:: EXERCISE ::
Omit the pictures and return exactly the stretch of the material below from the line with "שמו של יוסף" through the line with "Igrexa do Eixo, Santiago de Compostela.".

:: ENTRIES PROVIDED ::
· · · ·

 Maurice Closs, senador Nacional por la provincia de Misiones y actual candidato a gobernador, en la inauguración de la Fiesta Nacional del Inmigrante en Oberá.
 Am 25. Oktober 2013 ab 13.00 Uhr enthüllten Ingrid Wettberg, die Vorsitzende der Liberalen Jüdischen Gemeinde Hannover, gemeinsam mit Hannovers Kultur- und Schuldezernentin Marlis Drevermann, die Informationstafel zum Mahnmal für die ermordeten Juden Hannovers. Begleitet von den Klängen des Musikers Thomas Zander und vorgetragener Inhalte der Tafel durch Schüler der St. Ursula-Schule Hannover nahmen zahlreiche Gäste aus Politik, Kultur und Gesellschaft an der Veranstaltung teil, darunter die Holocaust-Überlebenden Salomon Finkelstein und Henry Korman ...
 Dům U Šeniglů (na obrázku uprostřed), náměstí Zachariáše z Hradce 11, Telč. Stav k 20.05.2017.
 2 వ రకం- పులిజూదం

· · · ·

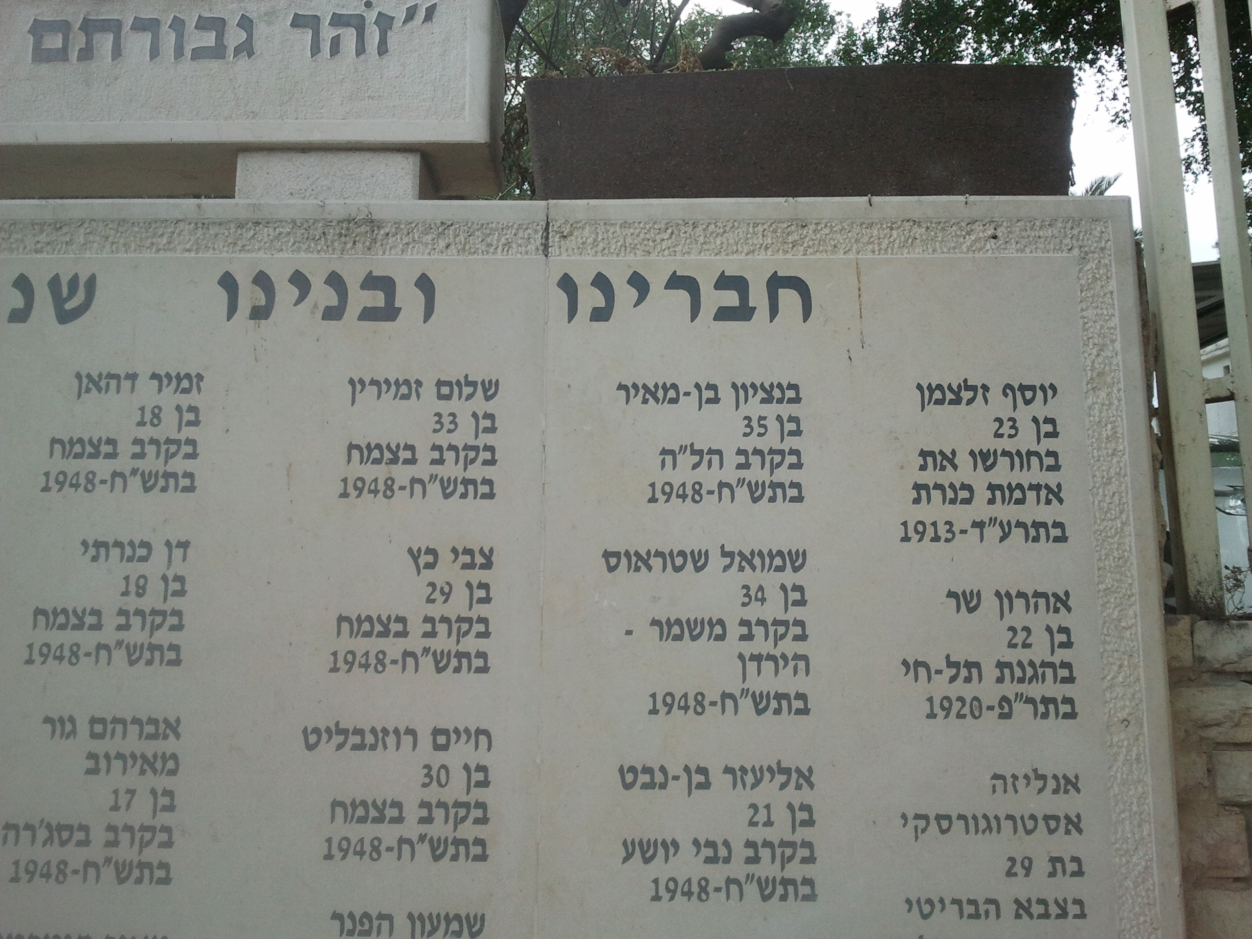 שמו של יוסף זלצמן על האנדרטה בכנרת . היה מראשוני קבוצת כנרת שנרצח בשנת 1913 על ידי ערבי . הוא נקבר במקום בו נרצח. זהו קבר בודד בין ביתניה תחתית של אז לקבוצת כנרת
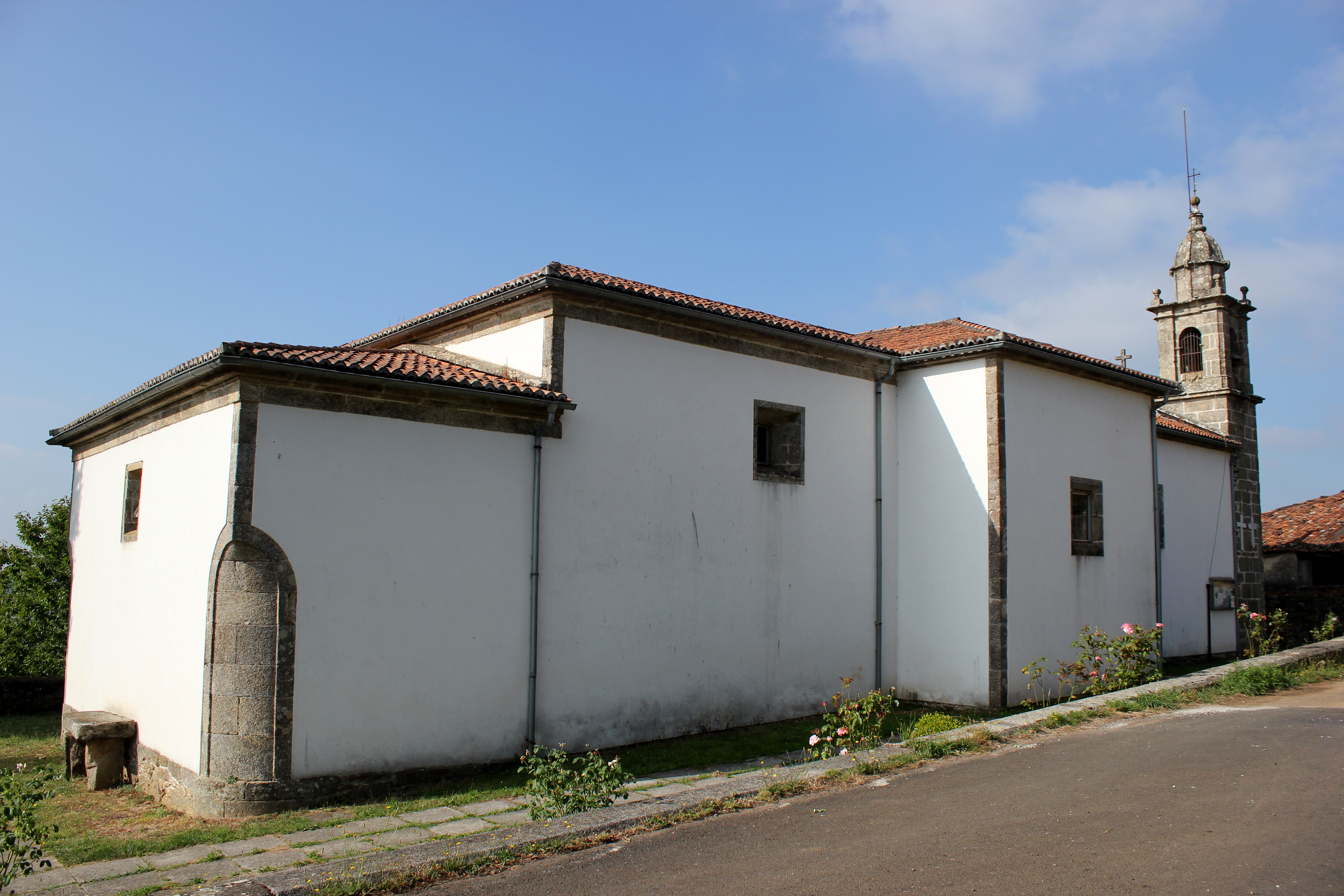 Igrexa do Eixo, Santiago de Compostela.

· · · ·

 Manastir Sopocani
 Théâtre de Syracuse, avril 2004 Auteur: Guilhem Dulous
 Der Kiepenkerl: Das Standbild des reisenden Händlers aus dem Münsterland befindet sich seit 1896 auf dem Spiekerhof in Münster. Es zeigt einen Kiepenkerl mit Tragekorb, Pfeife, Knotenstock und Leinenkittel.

· · · ·

:: RESPONSE TO THIS TASK ::
 שמו של יוסף זלצמן על האנדרטה בכנרת . היה מראשוני קבוצת כנרת שנרצח בשנת 1913 על ידי ערבי . הוא נקבר במקום בו נרצח. זהו קבר בודד בין ביתניה תחתית של אז לקבוצת כנרת
 Igrexa do Eixo, Santiago de Compostela.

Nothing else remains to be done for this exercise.